After my trek in the Himalayas, I visited the Kumari Bahal, a temple which is the home of the Royal Kumari, or living virgin goddess – at that time, a 4-year old girl who is worshipped as a Hindu goddess by the king of Nepal. She is chosen from among the Buddhist Sakya families of Kathmandu and must possess the 32 qualities of a flawless girl – i.e., she must have eyelashes like a cow’s, a neck like a conch shell, she must be intrepid and unblemished, etc. Then she is taken to spend each day in placid luxury within the walls of the Bahal, dressed in her ceremonial finery, never to emerge except during two celebrations each year, when she is carried through the streets without letting her feet touch the ground. Visitors are not permitted to photograph her, but there are photos of her for sale at the Bahal. When she reaches puberty, she retires with a pension from the king and a new Kumari is chosen.

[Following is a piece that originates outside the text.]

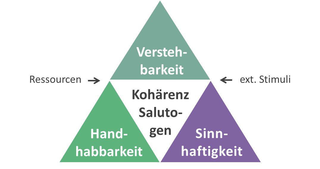 Die drei Dimensionen + Einflussfaktoren zum Kohärenzgefühl nach Antonovsky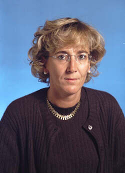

I entered the courtyard of the Bahal and, for a small donation, I was able to see her briefly in her balcony window. She looked down on me with as blank an expression as I can recall seeing. It is said, however, that she possesses an all-knowing gaze and, like a Magic 8-Ball, can answer your questions with just a glance. Unfortunately, my mind was a blank, too.

There are numerous legends about ex-Kumaris – including, most significantly, that a man who marries one is cursed to live a short unhappy life. One ex-Kumari, an 84-year old woman who was the living goddess in the 1920s and who was married for more than 70 years to a Kathmandu craftsman, took the moment of the installation of a new Kumari to dispel the rumor, pointing to her own experience. Her husband was even more definitive: “I do not say Kumaris' husbands never die,” he said. “Everyone has to die one day. There are widows, widowers. It is natural and not because they were former Kumaris or their husbands.”

Still, one has to assume that the bridegroom of an ex-Kumari must require an exceedingly stiff spine to deal with someone who has lived most of her childhood as a goddess – not unlike the spine one must certainly have if one were to, say, marry an Olsen twin.